- [EXERCISE]:
Once the line containing "Katholische Pfarrkirche St. Pius in Landshut" is found, please copy it and all lines after it through the end of the records, exactly, leaving out pictures.
==== RECORDS
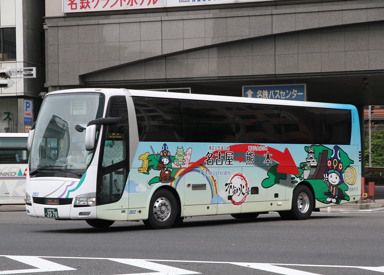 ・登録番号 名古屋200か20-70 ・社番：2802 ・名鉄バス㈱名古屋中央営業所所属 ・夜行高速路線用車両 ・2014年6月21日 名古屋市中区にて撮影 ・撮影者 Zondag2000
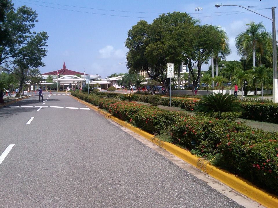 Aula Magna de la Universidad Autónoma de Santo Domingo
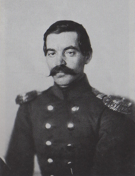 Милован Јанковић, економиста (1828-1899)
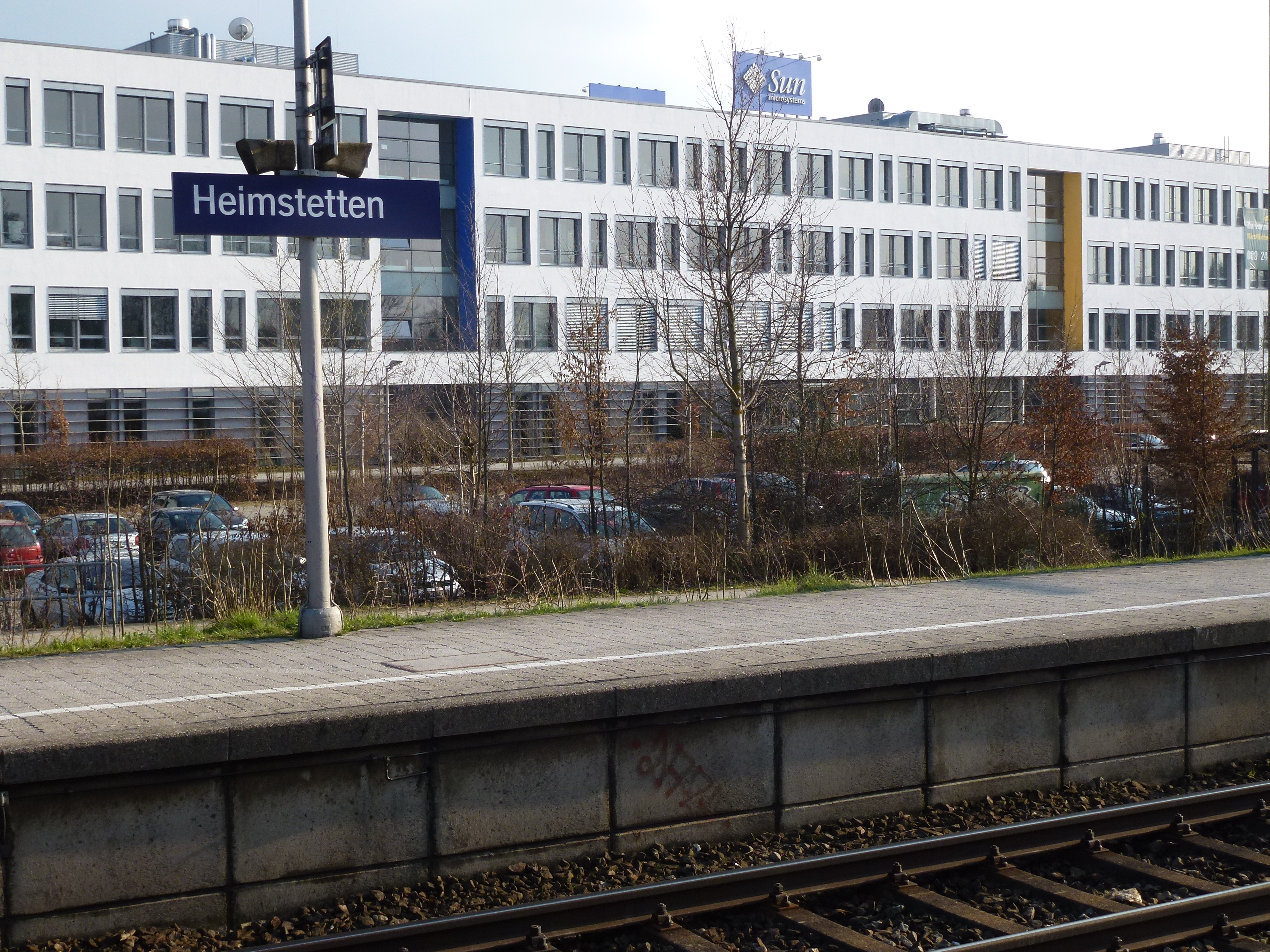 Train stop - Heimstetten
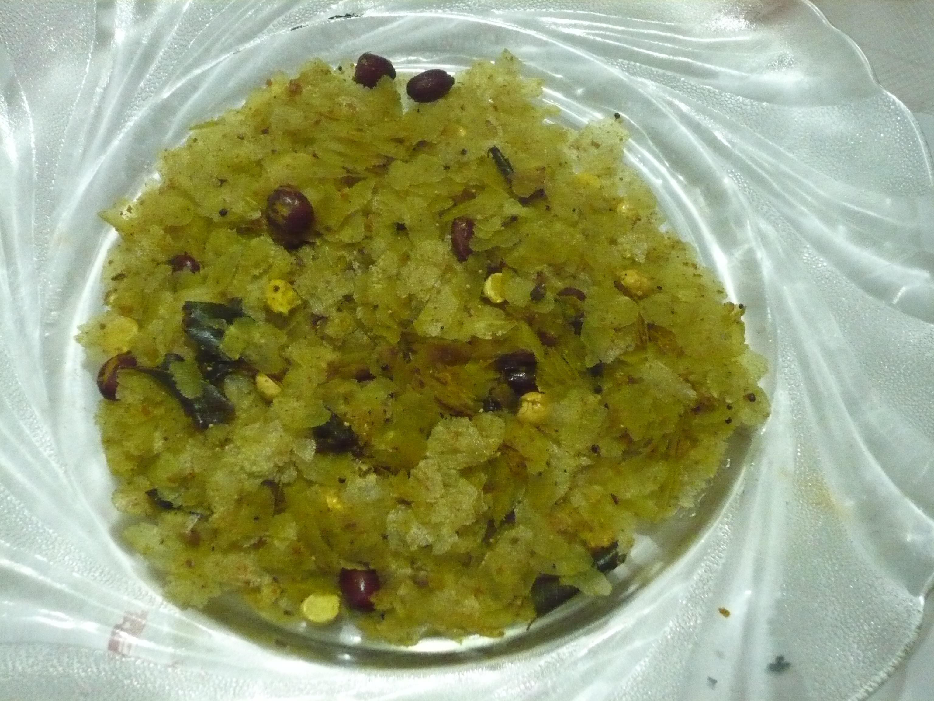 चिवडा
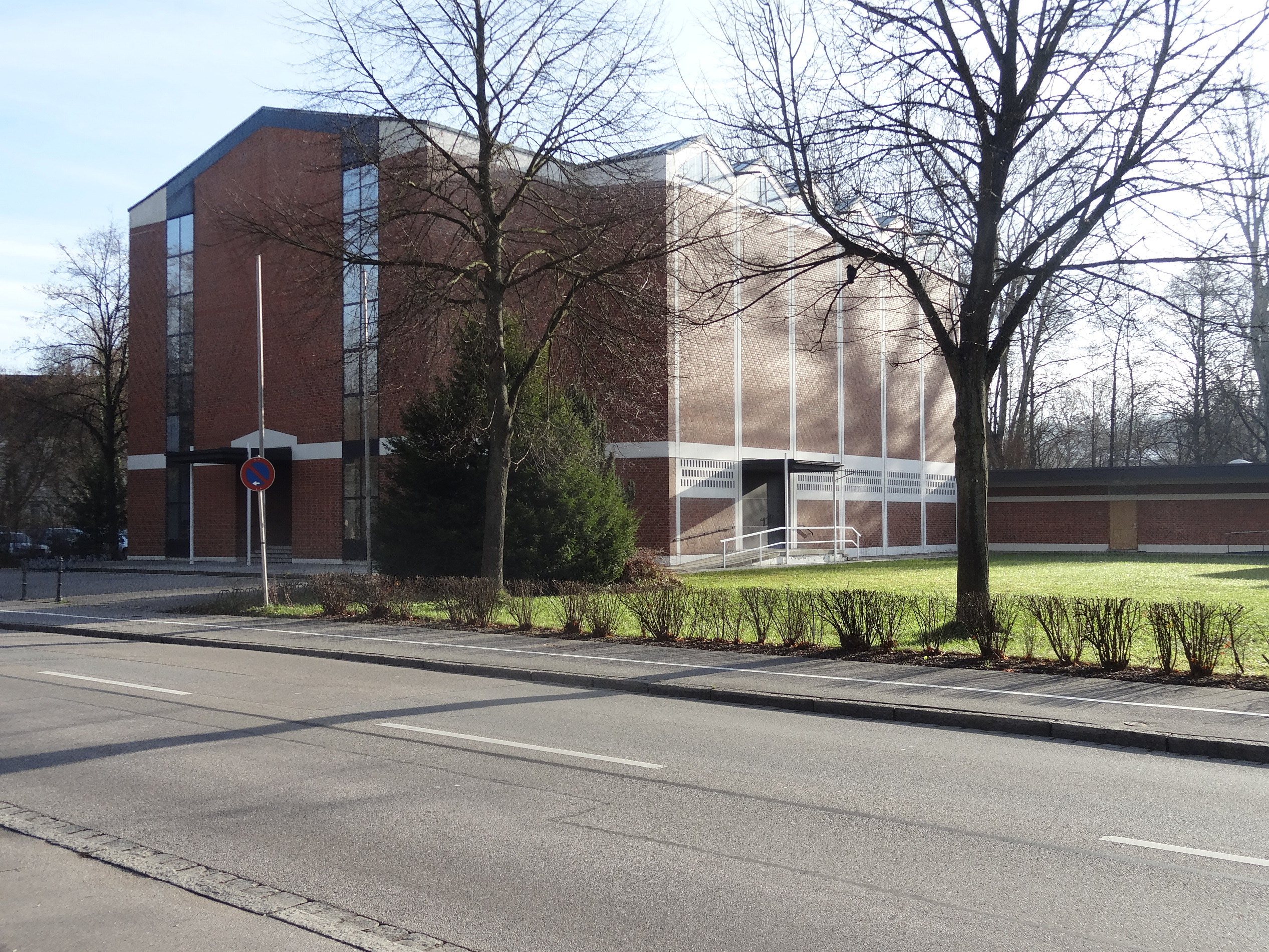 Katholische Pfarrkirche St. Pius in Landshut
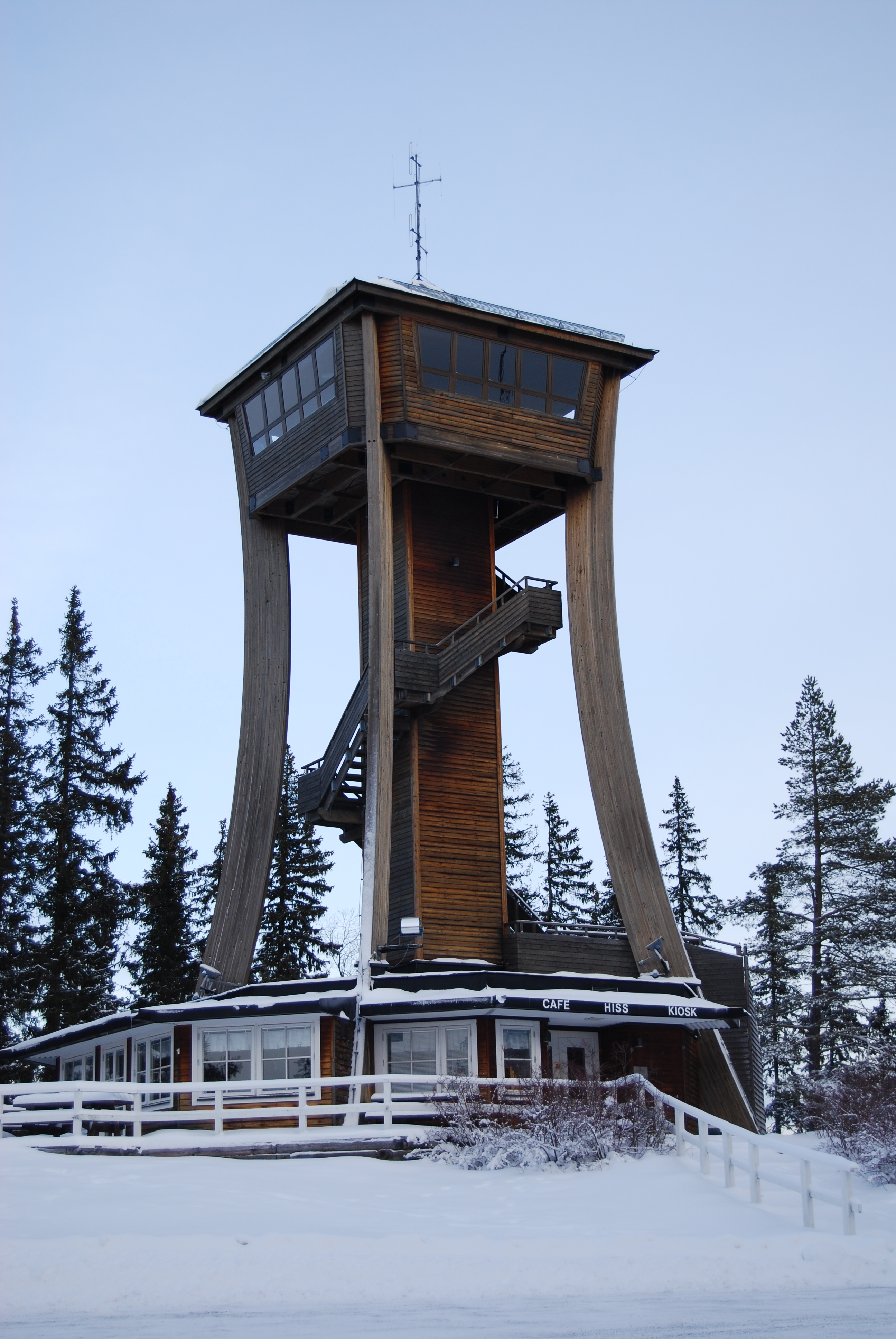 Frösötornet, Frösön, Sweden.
========
- [WRITTEN RESPONSE]:
 Katholische Pfarrkirche St. Pius in Landshut
 Frösötornet, Frösön, Sweden.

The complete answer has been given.